● Given data:

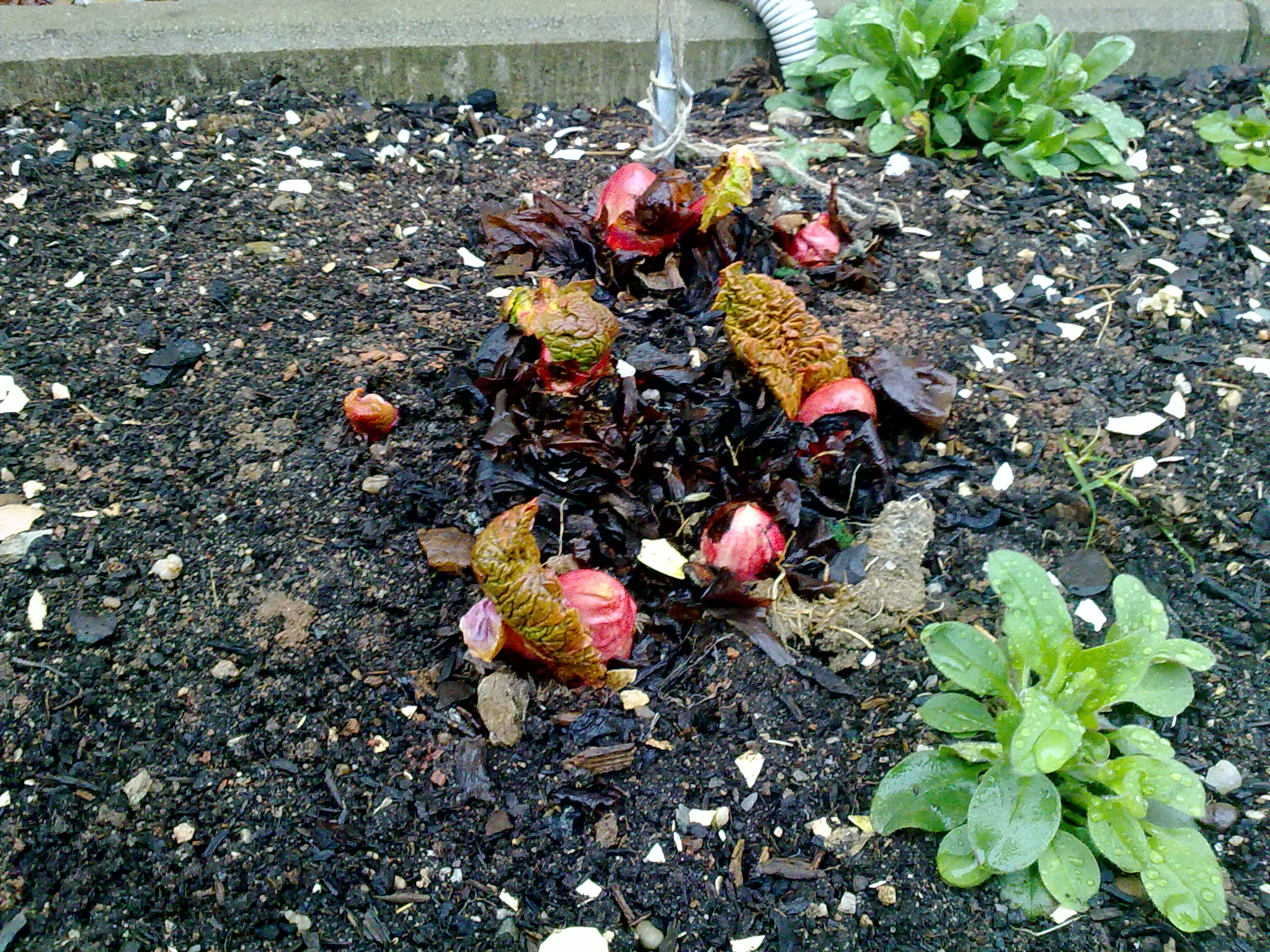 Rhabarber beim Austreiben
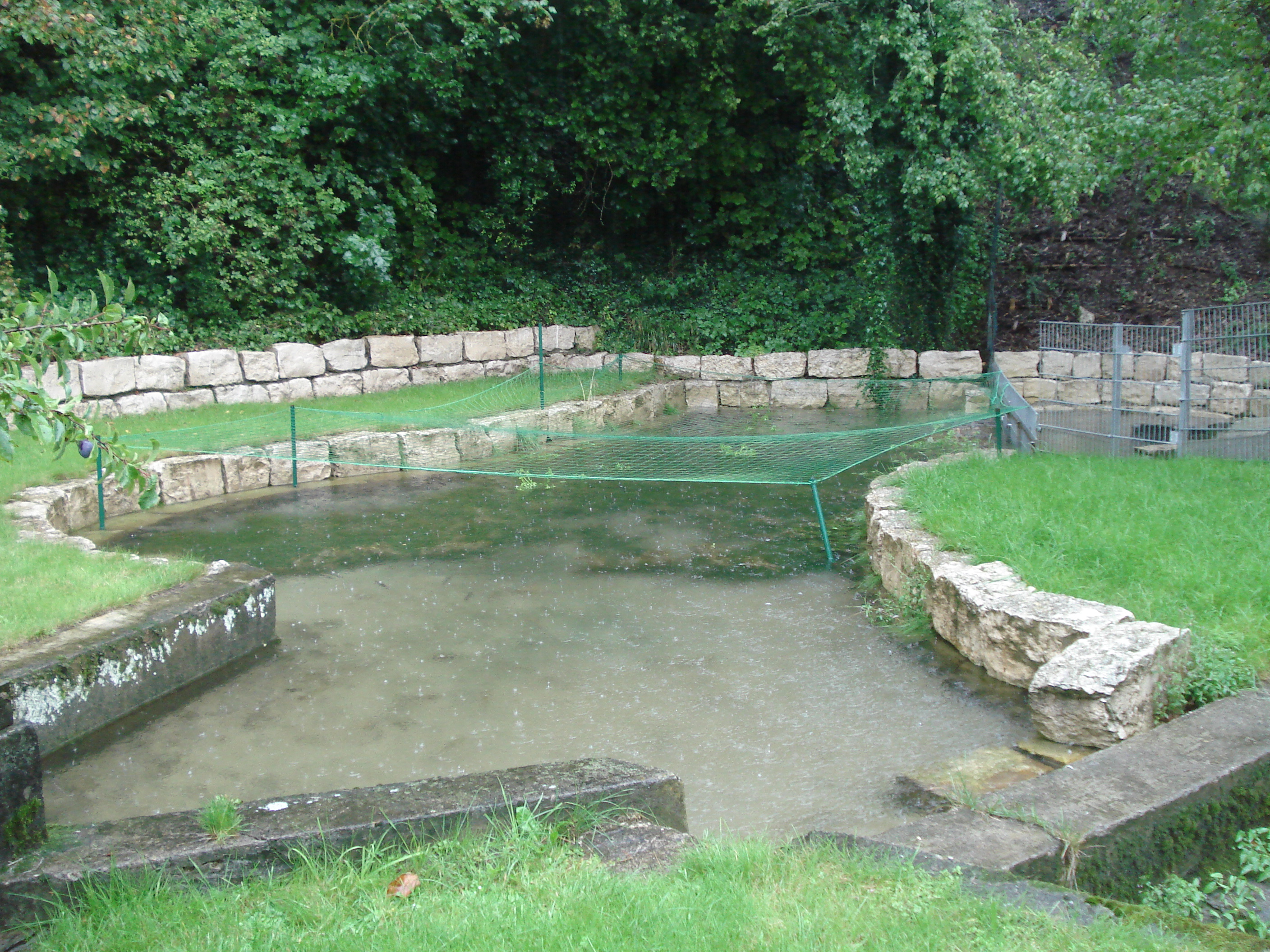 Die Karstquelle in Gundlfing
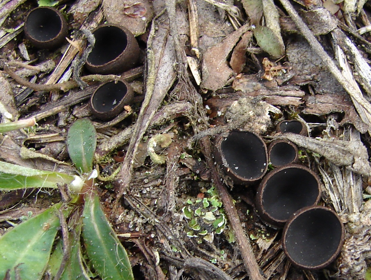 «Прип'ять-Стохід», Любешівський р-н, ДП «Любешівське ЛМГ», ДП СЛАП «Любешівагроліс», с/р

● Task directions:
A word-for-word retyping of the material above is expected, without pictures.

● Result of the task:
 Rhabarber beim Austreiben
 Die Karstquelle in Gundlfing
 «Прип'ять-Стохід», Любешівський р-н, ДП «Любешівське ЛМГ», ДП СЛАП «Любешівагроліс», с/р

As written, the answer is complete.